It’s been a decade since President George W. Bush signed the Mental Health Parity and Addiction Equity Act into law, signaling a need for regulations surrounding the role insurance companies play in the delivery of mental health services to a state’s residents.
More commonly known as the Federal Parity Law, the legislation requires insurers to cover illnesses connected to the brain (depression or addiction, for example) with equal restrictiveness to those associated with the body (such as diabetes or cancer). The law was intended to keep pace with the growing body of research and work connected to the importance of maintaining proper mental health coverage in our communities across the country. Since most state residents gain access to mental health care through their insurance carrier this law is a crucial instrument in place to make sure insurance companies honor this aspect of one’s overall health plan.
What does this mean in real practice? Since most seeking mental health help gain affordable access through their insurance carriers, it’s important that these companies reflect equity in providing coverage for both “body” and “brain” illnesses and reimburse providers for their participation in their coverage. If insurers don’t provide adequate reimbursement, providers drop out and those seeking help have to increasingly go “out of network”, a move which can become increasingly more costly until they stop trying to get help at all. This completely goes against the purpose of the Federal Parity Law.
A report published by Milliman in December of 2017 offers an in-depth look at state compliance of this law using three years of data and for many states, the news isn’t good. How do states fail to meet parity standards prescribed by this law? Here are some of the most common practices:
- Insurer requires the patient to pay a separate deductible or higher co-pays for mental health-related services.
- Insurers set limits on how many days one can stay at a treatment facility or how many times they can see a treatment provider, such as a counselor or other mental health professional.
- Insurer charges more for medication for behavioral treatment.
- Insurer requires patient to get permission before starting mental health treatment program.
- Insurer forces patient to seek cheaper treatment than the recommended program by a doctor.
- Insurer refuses to pay for treatment recommended by a doctor.
- Insurer refuses to pay for treatment provided outside patient’s state or region.
These practices can significantly reduce or eliminate access for a resident seeking important mental health treatment, further adding to the already growing set of mental health challenges currently faced by those living in states across the country.
New Hampshire earned a “C” in this study (71 out of 100 points), indicating that while the state hasn’t ignored the insurance component in mental health care access for its residents, there is much work to be done to most effectively comply with federal law.
Among the main findings and recommendations concerning New Hampshire in the report:
- Over one in five NH residents have a mental illness (national average: 1 in 6).
- Approximately one in nine NH residents have no insurance coverage for their mental illness (national average: 1 in 7).
- Over one in 12 NH youth have a mental illness (national average: 1 in 12).
- One in 22 NH youth have no private insurance coverage for mental illness (national average: 1 in 13).
- 58 percent of NH residents have insurance coverage through their employer (national average: 49%).

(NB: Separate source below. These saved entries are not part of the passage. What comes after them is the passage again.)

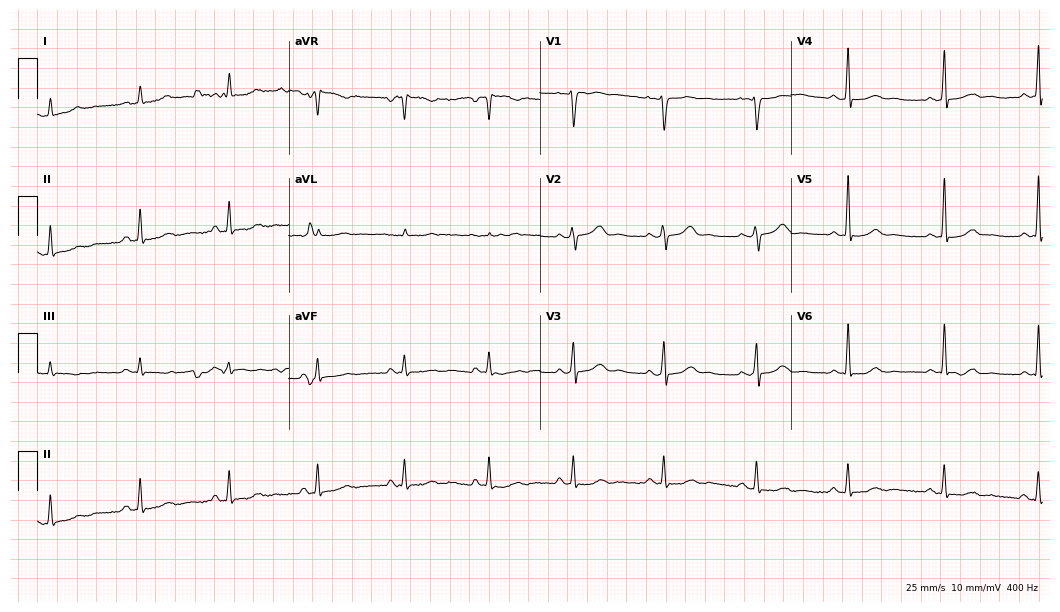
Standard 12-lead ECG recorded from a female, 39 years old (10.2-second recording at 400 Hz). None of these six findings is recorded: first-degree AV block, right bundle branch block, left bundle branch block, sinus bradycardia, atrial fibrillation, sinus tachycardia. Only these six findings were labelled.
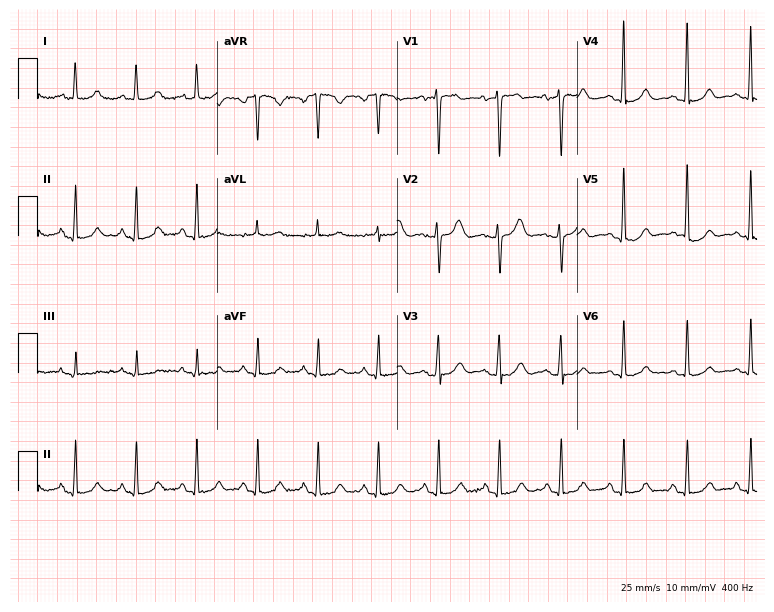
Electrocardiogram (7.3-second recording at 400 Hz), a 67-year-old female patient. Overall reading on record: normal ECG.
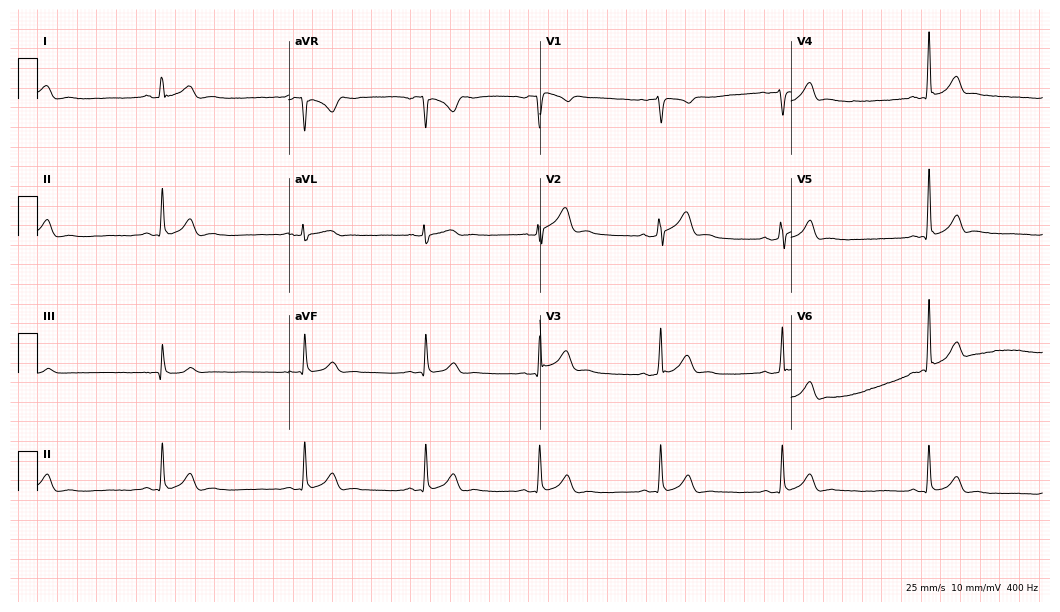
12-lead ECG from a male, 28 years old. No first-degree AV block, right bundle branch block, left bundle branch block, sinus bradycardia, atrial fibrillation or sinus tachycardia recorded for this tracing.
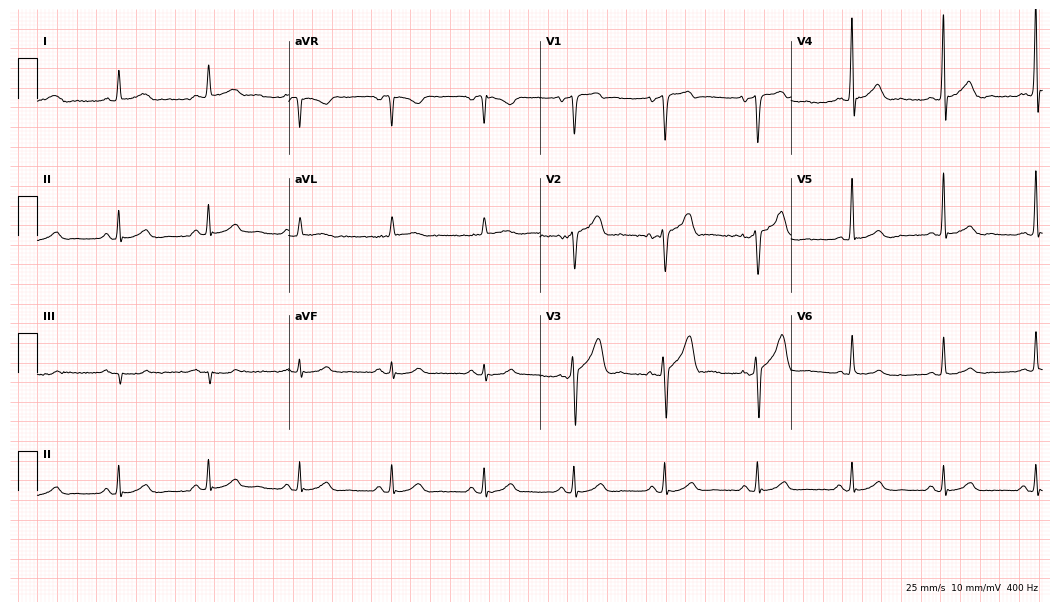
Resting 12-lead electrocardiogram. Patient: a 57-year-old male. None of these six findings is recorded: first-degree AV block, right bundle branch block, left bundle branch block, sinus bradycardia, atrial fibrillation, sinus tachycardia. Findings outside these six are not listed.
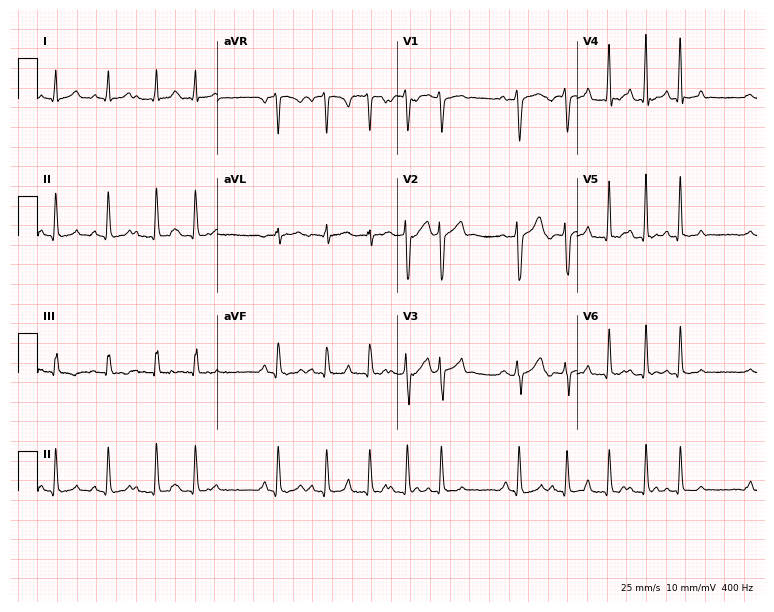
Electrocardiogram (7.3-second recording at 400 Hz), a man, 29 years old. Interpretation includes sinus tachycardia (a sinus rate of 100 beats per minute or more).
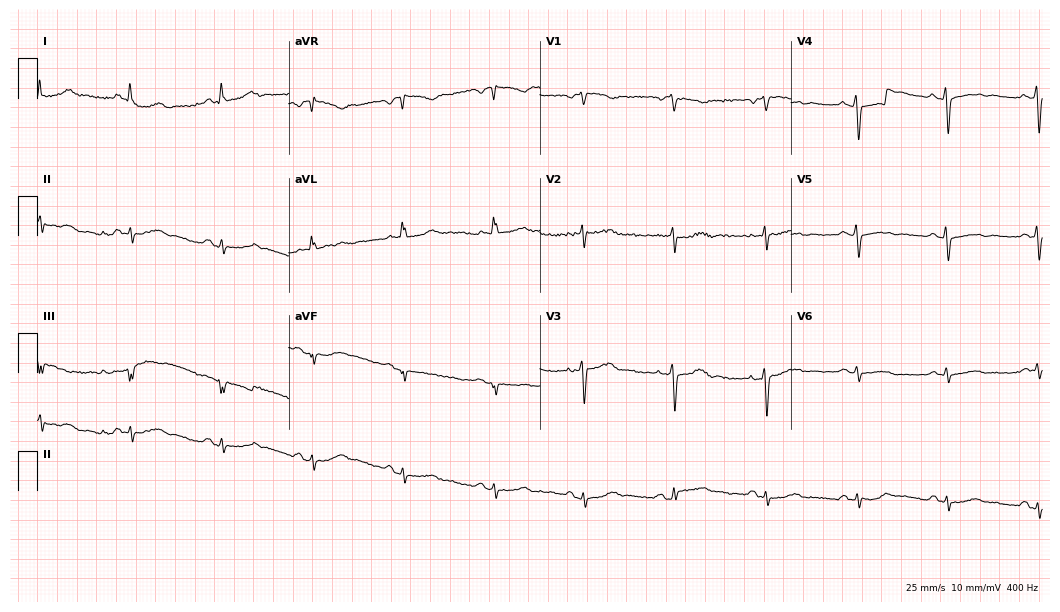
ECG — a 48-year-old female. Screened for six findings — first-degree AV block, right bundle branch block, left bundle branch block, sinus bradycardia, atrial fibrillation, sinus tachycardia — none is recorded.
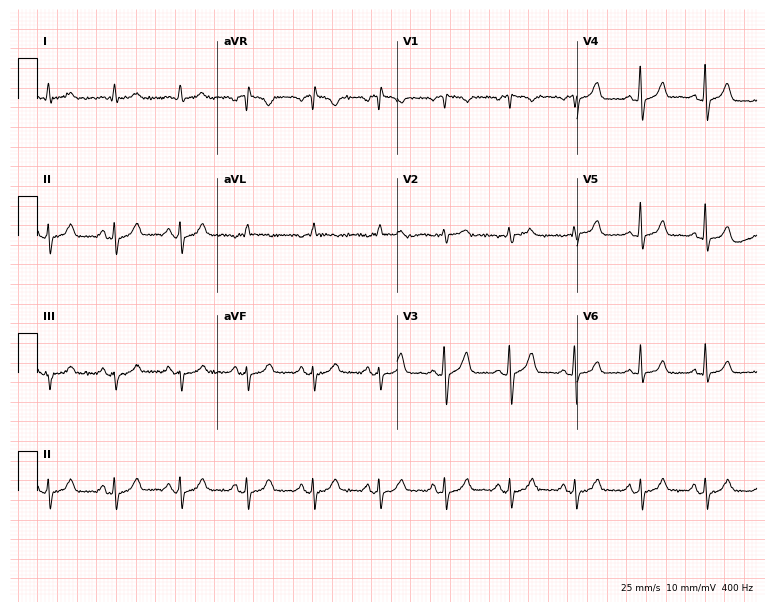
Electrocardiogram, a man, 72 years old. Of the six screened findings (first-degree AV block, right bundle branch block (RBBB), left bundle branch block (LBBB), sinus bradycardia, atrial fibrillation (AF), sinus tachycardia), none is recorded. Other findings, if any, are not listed.
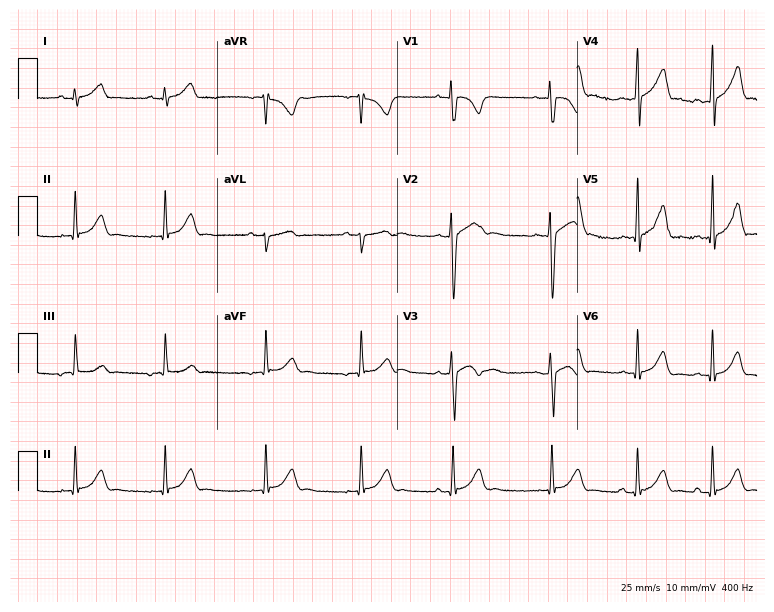
12-lead ECG from a 17-year-old man (7.3-second recording at 400 Hz). Recorded interpretation: within normal limits.
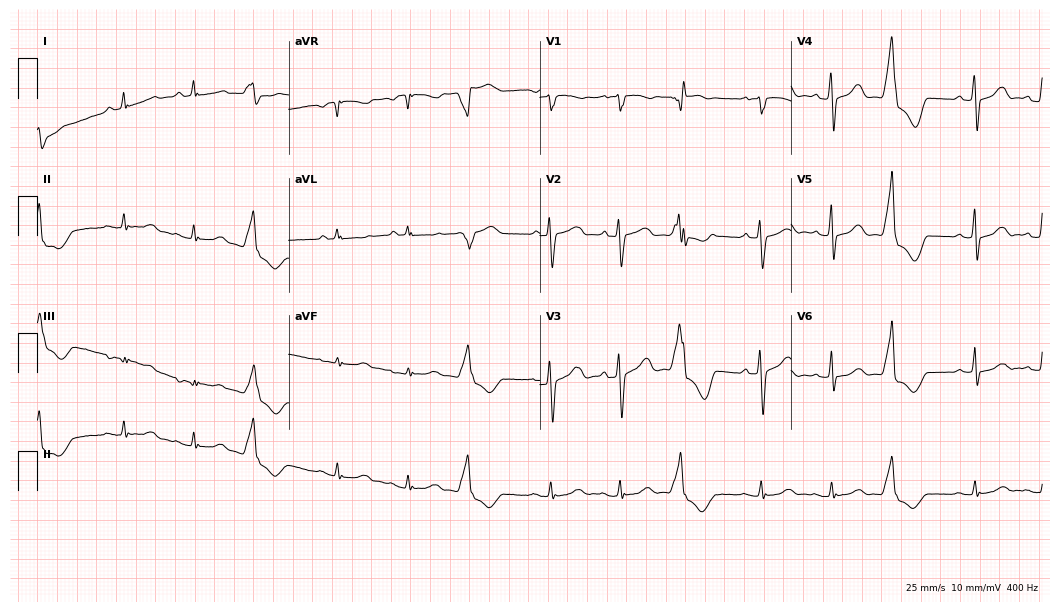
Standard 12-lead ECG recorded from a male patient, 80 years old. Read as a normal ECG.
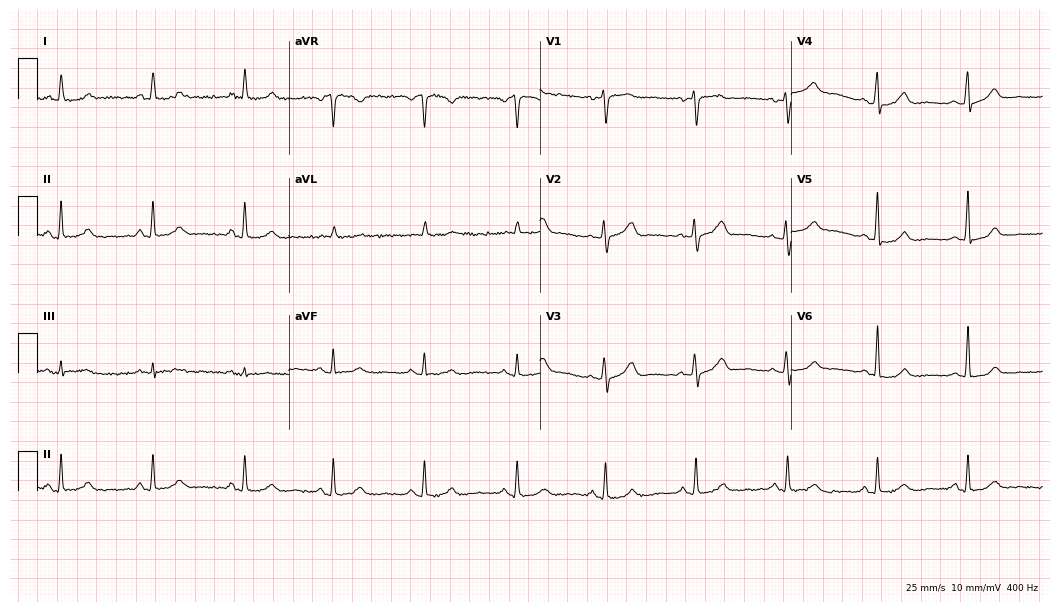
Electrocardiogram (10.2-second recording at 400 Hz), a 55-year-old female. Overall reading on record: normal ECG.
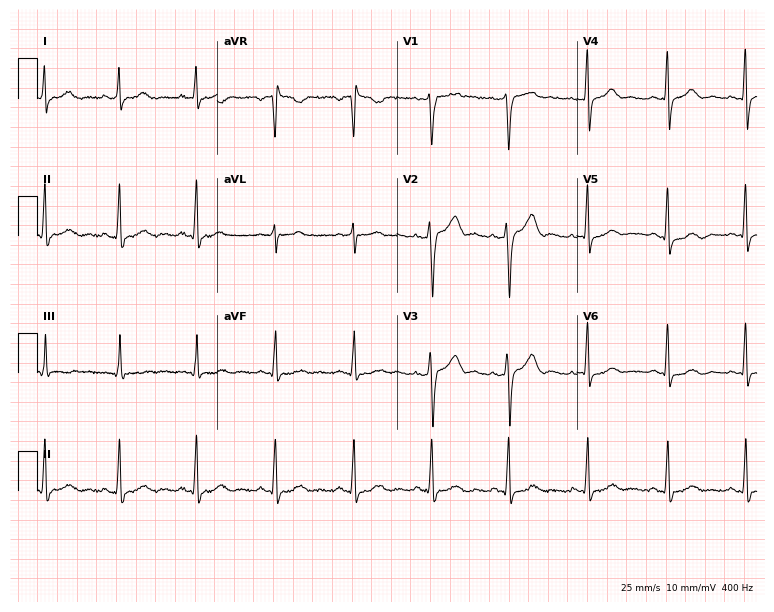
Electrocardiogram (7.3-second recording at 400 Hz), a 29-year-old female patient. Overall reading on record: normal ECG.

The report recommended that New Hampshire address the following areas to improve its overall rating:
- Define more clearly what constitutes mental health and addiction conditions.
- Define more clearly how mental health and addiction conditions are covered.
- Provide clearer guidelines on how compliance with this federal law is monitored and enforced.
Young people in New Hampshire suffer from mental illness in slightly higher rates than those in other states and for most of these kids, the only help they receive is through insurance providers, companies tasked with providing equity for various conditions, mental health related included. The Federal Parity Law was implemented to keep this crucial help available through the most common instrument available to the state’s young people–insurance companies.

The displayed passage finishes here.